Searchable Storage

Datastreamer-managed and in-pipeline searchable database solution.

About Searchable Storage

Searchable Storage is a managed storage solution that can be used within a Pipeline to manage, deduplicate, store, and search content. As Pipelines focus on processing the data live, in-pipeline storage can offer a number of benefits.

Adding Searchable Storage to your Pipelines

You can add Searchable Storage to any of your pipelines by adding the component. Once that version is deployed, the Platform will automatically generate the storage index for you.
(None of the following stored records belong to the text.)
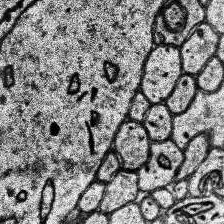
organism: Human
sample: Temporal Lobe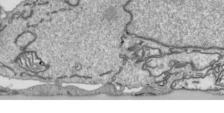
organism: Human
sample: Mitochondria in HCT116 cells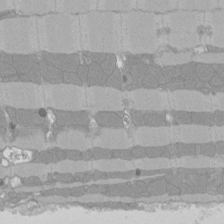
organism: Rat
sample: Left ventricle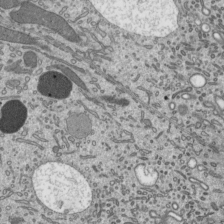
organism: Mouse
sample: Mouse epididymis efferent ductule cilia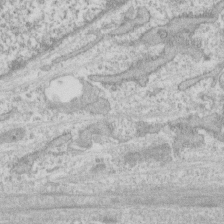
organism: Human
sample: CRL-1474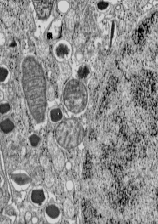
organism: C57BL Mouse
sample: Pancreatic islet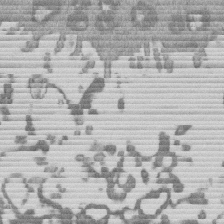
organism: Mouse
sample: Dividing mouse embryo 1 cell stage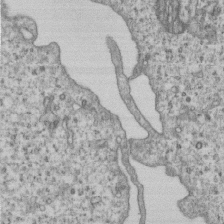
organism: Human
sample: MDA-MB-231 cells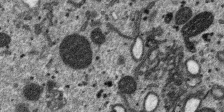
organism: Human
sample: Lung epithelial cells infected with SARS-CoV-2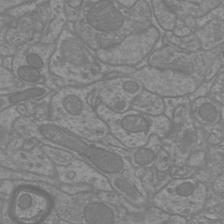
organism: Mouse
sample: Cortical neurons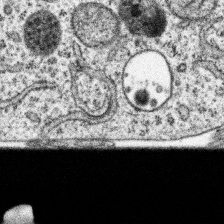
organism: Human
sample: HeLa cells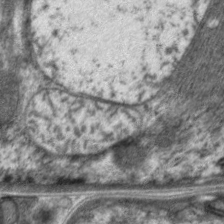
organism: C. elegans
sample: Pharynx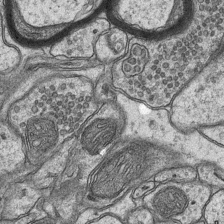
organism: Mouse
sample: CA1 Hippocampus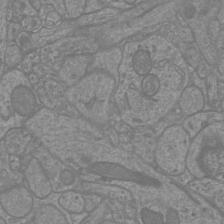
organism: Mouse
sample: Cortical neurons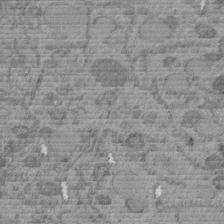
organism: C. elegans
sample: C. elegans embryo early stage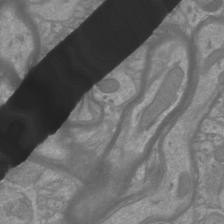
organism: Mouse
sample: Cortical neurons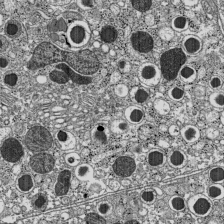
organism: C57BL Mouse
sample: Pancreatic islet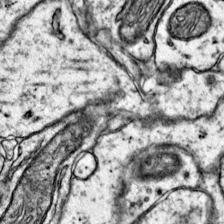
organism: Mouse
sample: Primary visual cortex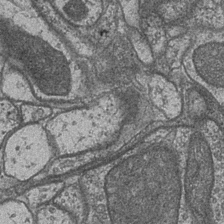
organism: Drosophila
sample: Optic medulla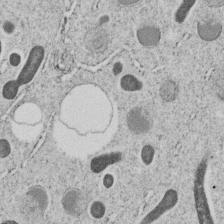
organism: C. elegans
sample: C. elegans embryo early stage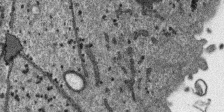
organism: Human
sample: Lung epithelial cells infected with SARS-CoV-2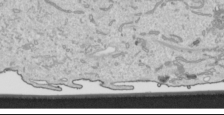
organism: Human
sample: Mitochondria in HCT116 cells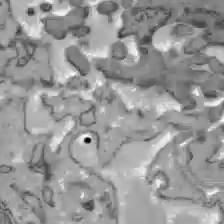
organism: C57BL Mouse
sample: Liver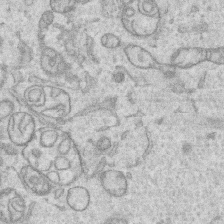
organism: Human
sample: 1205lu cells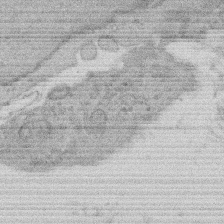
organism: Rat
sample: Salivary granule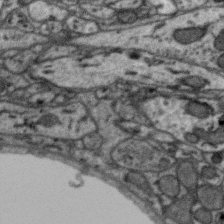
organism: Zebra finch
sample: Brain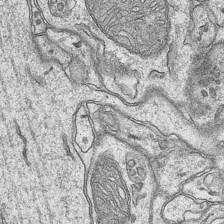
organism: Mouse
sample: CA1 Hippocampus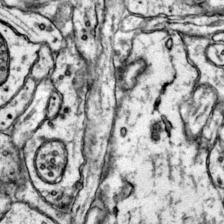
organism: Mouse
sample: Primary visual cortex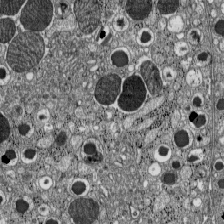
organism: C57BL Mouse
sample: Pancreatic islet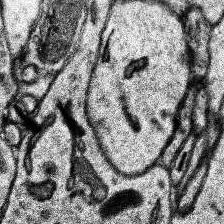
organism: Human
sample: Temporal Lobe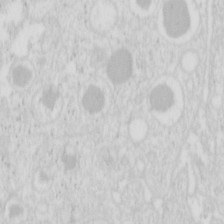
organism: Mouse
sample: Pancreas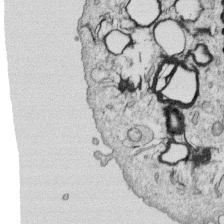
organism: Human
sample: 1205lu cells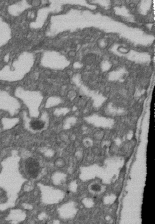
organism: Drosophila
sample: Nephrocyte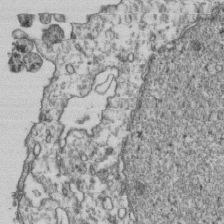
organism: Human
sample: Activated Jurkat CD4+ T cells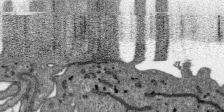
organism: Human
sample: Lung epithelial cells, uninfected (mock) control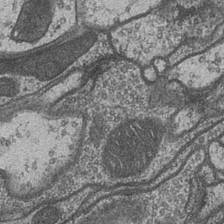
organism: Drosophila
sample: Optic medulla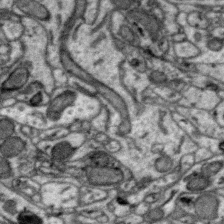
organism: Zebra finch
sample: Brain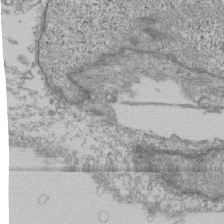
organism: Human
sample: Fibroblast cells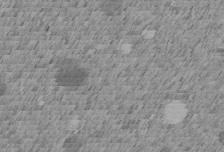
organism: C. elegans
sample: C. elegans embryo early stage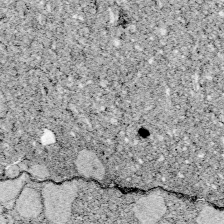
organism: Zebrafish
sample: Whole-Brain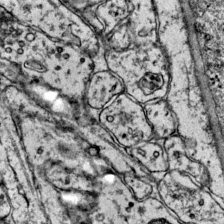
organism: Mouse
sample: Primary visual cortex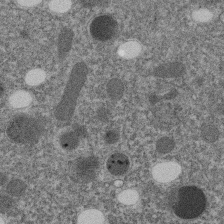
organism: C. elegans
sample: C. elegans embryo early stage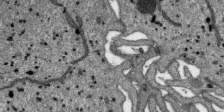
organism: Human
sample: Lung epithelial cells, uninfected (mock) control

Searchable Storage added to the pipeline as a component

Searchable Storage added to the pipeline as a component

Interacting with your Searchable Storage Directly

You can interact with your Searchable Storage directly using a number of APIs. Using these APIs with your API token for authentication allows you to interact with your Searchable Storage

API NameDescriptionDocumentation
Count APIProvides quantities and counts for Lucene-based search queries exceeding 10,000 results.Documentation
Search APIFull-text search API based on Apache LuceneDocumentation
Term Aggregation APIAggregated view of the results, based on the provided parameters.Documentation
Histogram APIQuery the aggregated result based on a timeframe. Mostly used to generate dashboards, reports, and graphs.Documentation

Performance and Capacity

Searchable Storage is designed to be instantly-responsive high-performance storage. Users of Searchable Storage have ingested entire social media Firehoses, and expanded storage to 5-10 terabytes without performance issues. Data in encrypted at rest and stored within the same Google Cloud environment as the Platform, ensuring safety and protection.
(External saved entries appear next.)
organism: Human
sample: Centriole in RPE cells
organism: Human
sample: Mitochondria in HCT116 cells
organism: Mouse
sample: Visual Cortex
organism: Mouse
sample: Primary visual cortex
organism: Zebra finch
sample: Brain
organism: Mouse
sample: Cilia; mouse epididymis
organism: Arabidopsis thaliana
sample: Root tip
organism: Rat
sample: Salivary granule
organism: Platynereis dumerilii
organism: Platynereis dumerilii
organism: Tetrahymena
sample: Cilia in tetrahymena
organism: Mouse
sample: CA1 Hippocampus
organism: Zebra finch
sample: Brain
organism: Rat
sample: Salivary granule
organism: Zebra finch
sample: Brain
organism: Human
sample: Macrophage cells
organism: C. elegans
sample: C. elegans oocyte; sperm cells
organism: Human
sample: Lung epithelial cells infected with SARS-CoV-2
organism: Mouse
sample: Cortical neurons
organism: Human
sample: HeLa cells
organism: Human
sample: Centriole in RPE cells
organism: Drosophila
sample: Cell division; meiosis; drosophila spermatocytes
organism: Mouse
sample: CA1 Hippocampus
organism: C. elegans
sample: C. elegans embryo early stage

The Searchable Storage also handles many data performance and data maitenance tasks, such as: optimization of the data storage pattern, deduplication of content, and also augmenting stored data with updates if a newer version of duplicate content is received.
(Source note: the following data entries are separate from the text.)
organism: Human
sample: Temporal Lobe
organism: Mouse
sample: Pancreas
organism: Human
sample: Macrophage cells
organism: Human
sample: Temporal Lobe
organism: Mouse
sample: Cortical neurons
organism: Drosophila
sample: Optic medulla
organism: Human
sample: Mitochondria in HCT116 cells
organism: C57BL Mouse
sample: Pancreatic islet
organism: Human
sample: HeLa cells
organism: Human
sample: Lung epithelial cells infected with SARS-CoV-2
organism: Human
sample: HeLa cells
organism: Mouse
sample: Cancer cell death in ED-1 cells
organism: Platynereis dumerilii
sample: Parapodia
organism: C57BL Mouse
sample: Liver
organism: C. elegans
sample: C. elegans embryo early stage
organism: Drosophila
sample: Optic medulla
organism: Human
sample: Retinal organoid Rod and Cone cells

Use cases for Searchable Storage

The use cases for Searchable Storage are numerous, but here are some common use cases:

  • Deduplication of content, especially those received from multiple sources.
  • Direct usage as a search engine or key product database using available APIs
  • Storing of content for batch or later processing.
  • Buffer or backup to hold content in case of a customer's maintenance or outages in their own products.
  • In cases of very complex requirements, as the egress of one pipeline, to then use it as the ingress of many others.
  • Converting a high volume or highly variable firehose or real-time data source into a more manageable data stream.

Managing your Searchable Storage

Your Searchable Storage will be accessible alongside your other storages within Portal. Since your storages are all completely managed, however you can directly search from this screen, and delete storage blocks.

Portal screenshot open to the Manage sidebar panel

Portal screenshot open to the Manage sidebar panel

Additional management and creation features are coming soon.